Everything from the first line of the material to the line containing "Ascensidonio Spacca - Madonna", inclusive, must be given again exactly; no pictures, and nothing past that line.

+ + + +

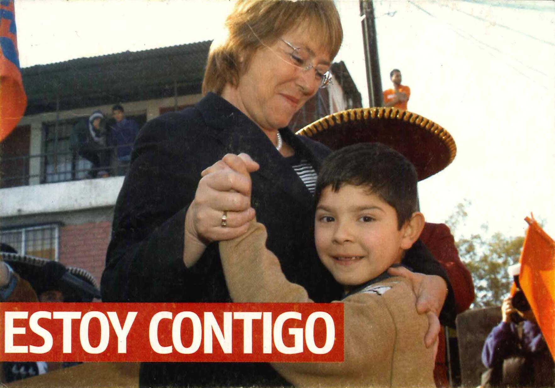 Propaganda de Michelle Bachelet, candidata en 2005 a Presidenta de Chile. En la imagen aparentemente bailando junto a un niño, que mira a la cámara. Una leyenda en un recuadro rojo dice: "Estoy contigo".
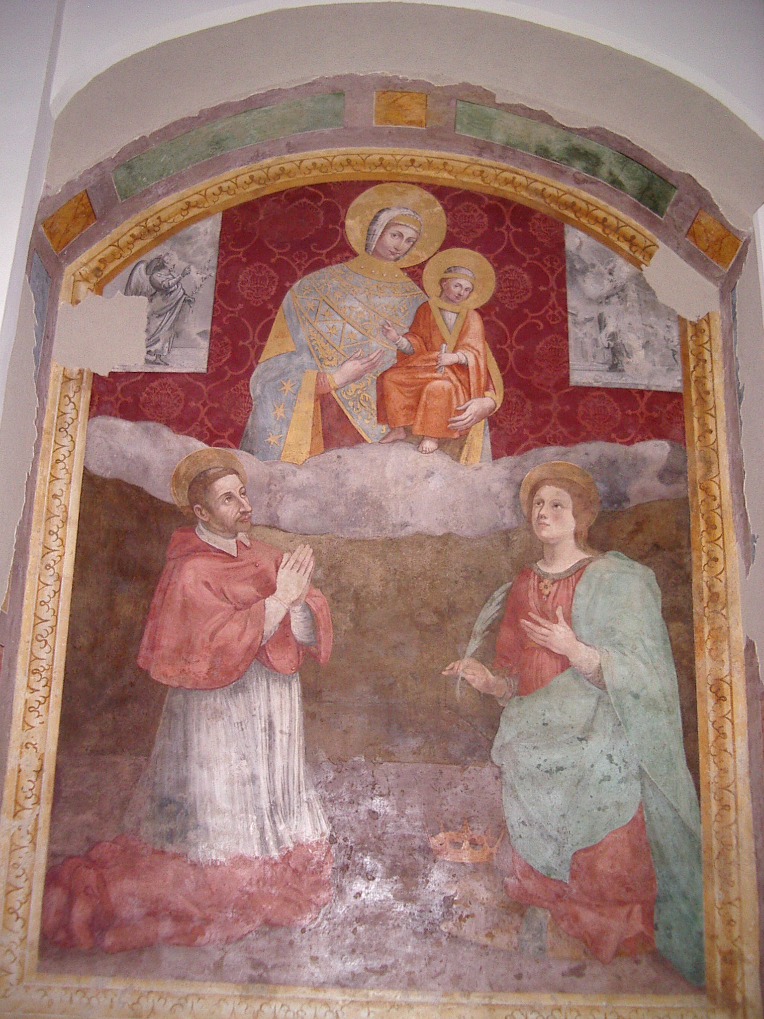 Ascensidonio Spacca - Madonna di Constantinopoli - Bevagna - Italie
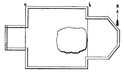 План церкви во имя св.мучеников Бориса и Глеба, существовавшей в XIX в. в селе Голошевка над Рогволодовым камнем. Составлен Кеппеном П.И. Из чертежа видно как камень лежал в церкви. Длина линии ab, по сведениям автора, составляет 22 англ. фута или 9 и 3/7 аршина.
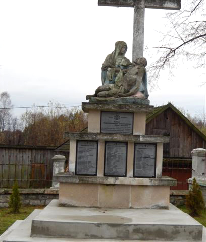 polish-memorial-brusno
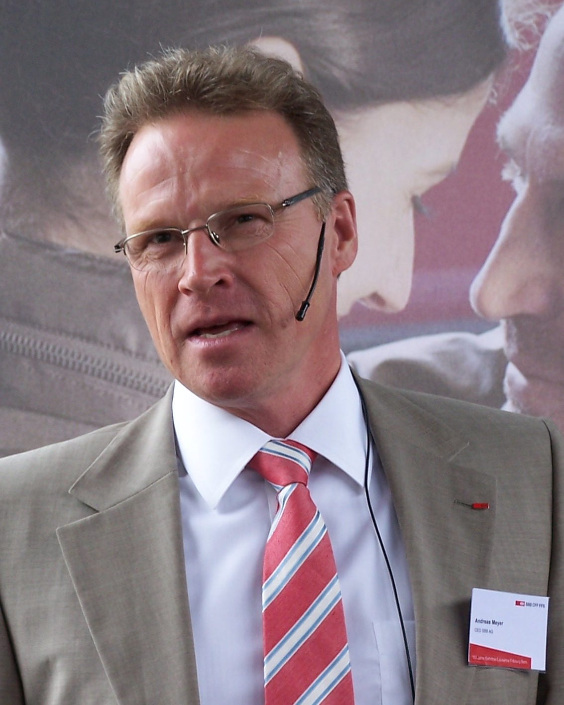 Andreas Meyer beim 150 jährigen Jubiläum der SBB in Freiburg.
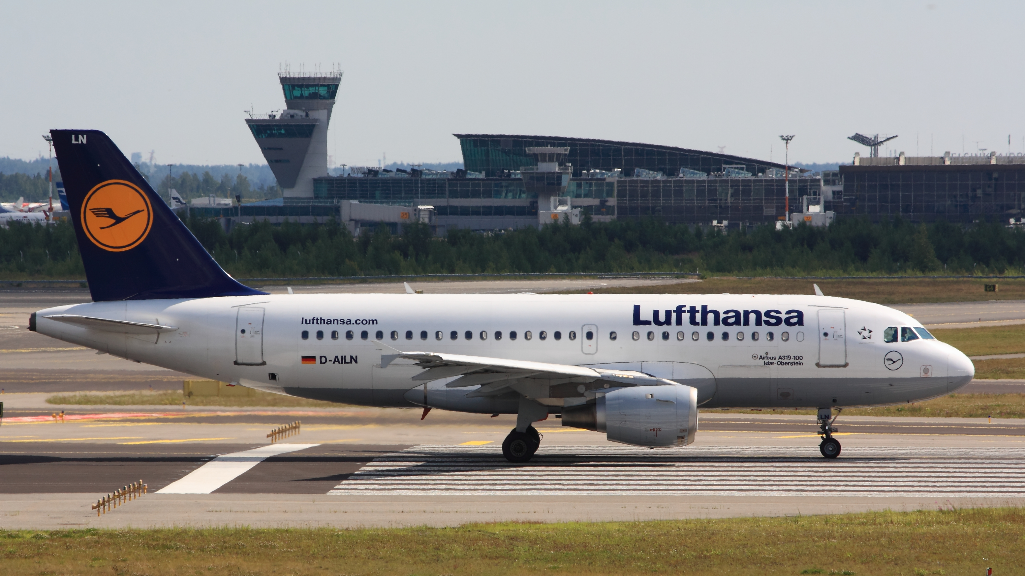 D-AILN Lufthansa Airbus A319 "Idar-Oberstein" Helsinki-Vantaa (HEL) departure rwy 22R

+ + + +

▶ **ANSWER TO THIS PROBLEM**
 Propaganda de Michelle Bachelet, candidata en 2005 a Presidenta de Chile. En la imagen aparentemente bailando junto a un niño, que mira a la cámara. Una leyenda en un recuadro rojo dice: "Estoy contigo".
 Ascensidonio Spacca - Madonna di Constantinopoli - Bevagna - Italie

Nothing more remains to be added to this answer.